Segment Start: Given information
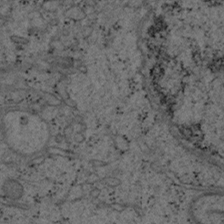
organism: Human
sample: HeLa cells
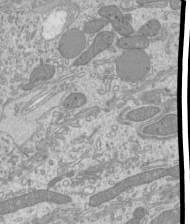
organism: Mouse
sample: Cilia; mouse epididymis
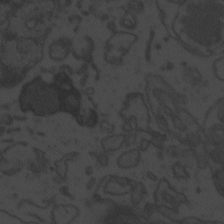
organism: Zebrafish
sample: Macrophage infected with Toxoplasma gondii
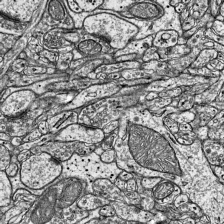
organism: Mouse
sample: Visual Cortex
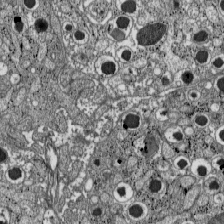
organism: C57BL Mouse
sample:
Segment End: Given information
» **Directions for this task**: Find the lines in the material above that include the string "sample", and state how many there are without any other text.

» **Written response**: 5